That was it for the theory. Let’s now dig deeper into how Okta levels up both its tech and people stacks.
The Nuts and Bolts of Okta’s Architecture
The architecture charter is like a manifesto that sets the broader principles of a smooth architecture organization. Here is how Okta uses it in practice:
Getting your hands dirty
When designing your architectural organization, the first question to answer is: what defines a successful architect?
Understanding the context of the current state of the system, how they got to this state, where they plan to head, and what are the constraints are some of the key aspects of an architect’s role.
And to understand things perfectly, architects must work very closely with teams. For Mark Voelker, successful architects “have their sleeves rolled up, and their hands dirty”.
When we think about construction architects, we often imagine solitary people locked in their ivory towers, drawing unseen concepts and selling a new vision. But the truth is, it would be difficult for an architect to create something sustainable if they weren’t - at least a little - grounded in reality.
The same applies at Okta: architects work side by side with engineering teams, they’re embedded within those teams, go to staff meetings, understand the code that lies within a feature, and work hand in hand with project owners from the conception phase to the release in production.
This path isn’t the most common among organizations, but it gives architects some crucial knowledge about the project’s context. What is the current state of the art? How did we get there? Where are we trying to go? Which constraints do we have to work with?
“The best way to help architects get context isn’t to have a project where somebody comes and presents for two hours and goes through 40 slides…and is expected to make a good decision out of that. You get a lot more context if you’re working hand-in-hand with those teams, day-to-day.”
- Mark T. Voelker
Here is what the organization looks like at Okta. First of all, there is a core Architecture team, led by Mark, who focuses on the bigger picture themes, such as resilience, scale, cost or operability. The architects have an overview of the whole engineering organization and look at all the components and how they interact.
The architecture team doesn’t “own” particular codebases or services: the charter involves delivering on themes that span across the whole codebase and organization, to be more aligned with overall company or business-unit goals. For example, when Okta defined resilience as one of the major focus areas for the architecture team, it involved working with multiple teams to improve dependency handling and develop graceful degradation strategies, while also looking at data quality and trends from incident reports. Scaling strategies brought a 6x improvement in request-per-second capacity in around 6 months, while the cost-efficiency focus helped bring millions of dollars in cost reductions.
And one of the important aspects to note is that both of those themes weren’t evolving in their own, separate “swim lanes”: as architects had the big picture, they could optimize for several of those focuses at a time.

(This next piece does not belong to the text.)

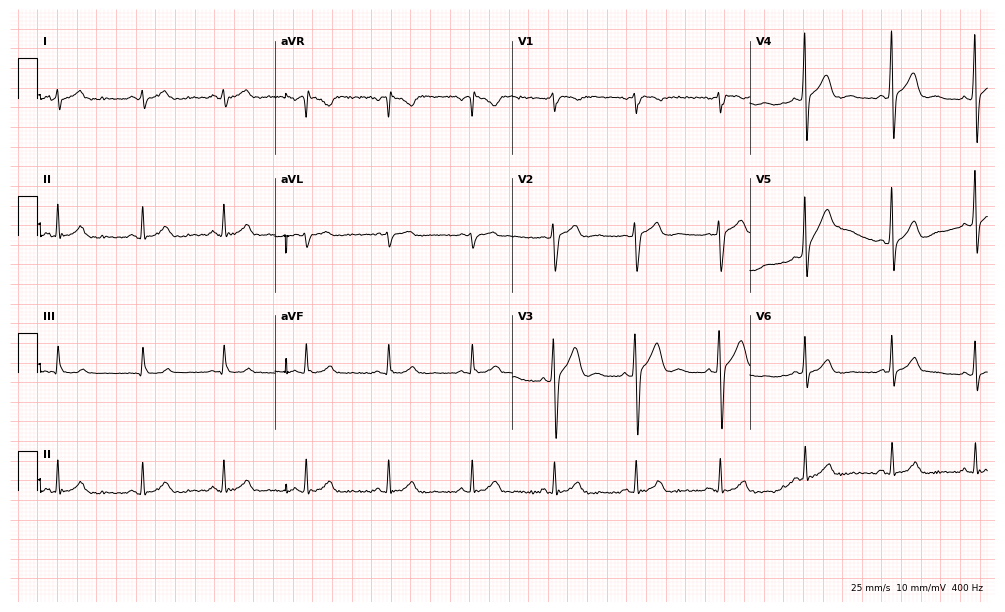
Electrocardiogram, a man, 51 years old. Of the six screened findings (first-degree AV block, right bundle branch block (RBBB), left bundle branch block (LBBB), sinus bradycardia, atrial fibrillation (AF), sinus tachycardia), none is recorded.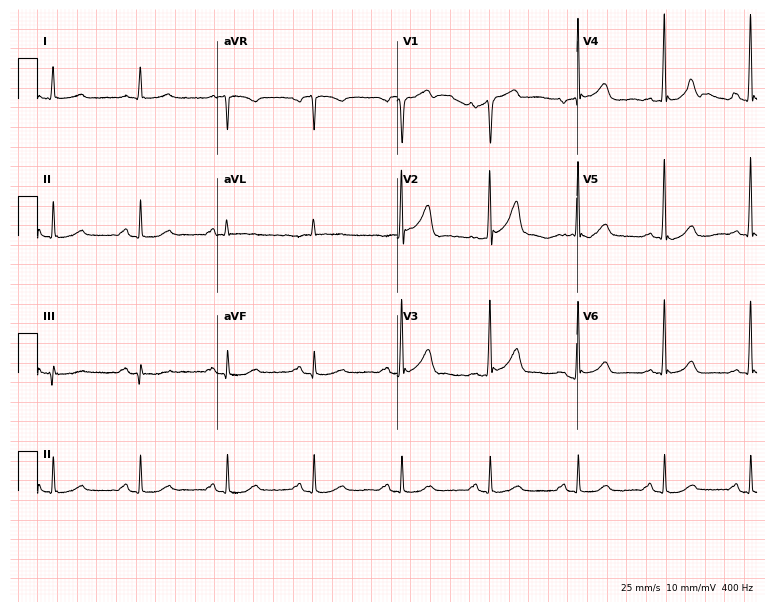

Architects from Mark’s team are regularly rotated in different domains and projects, to ramp up more quickly on a broader set of issues and topics and get a broader context about the whole system.
In addition, each business unit has its domain architect: these employees do not report directly to Mark but to their domain leaders instead. They are experts in their domain and have a bit of insight into the broader picture, which helps all domain leaders understand the possible consequences of a decision they make on parts of the system they don’t work on.
Having architects work closely with teams helps them grasp technical issues and how people react to them: what can excite them, what blocks or frustrates them, etc.
Both domain architects and members of the overarching architecture team share a vision and common goals. Rather than having different agendas all of the company’s architects align on the endgame.
The separation of responsibilities then varies from team to team, depending on the current needs. This goes back to the concept of leveling up the people stack: a seasoned team that knows what needs to be done may just need help choosing one of the different options it came up with. Some other teams may need help writing the code. Others may need a kickstart and will ask for help designing POCs, running tests, or conducting research.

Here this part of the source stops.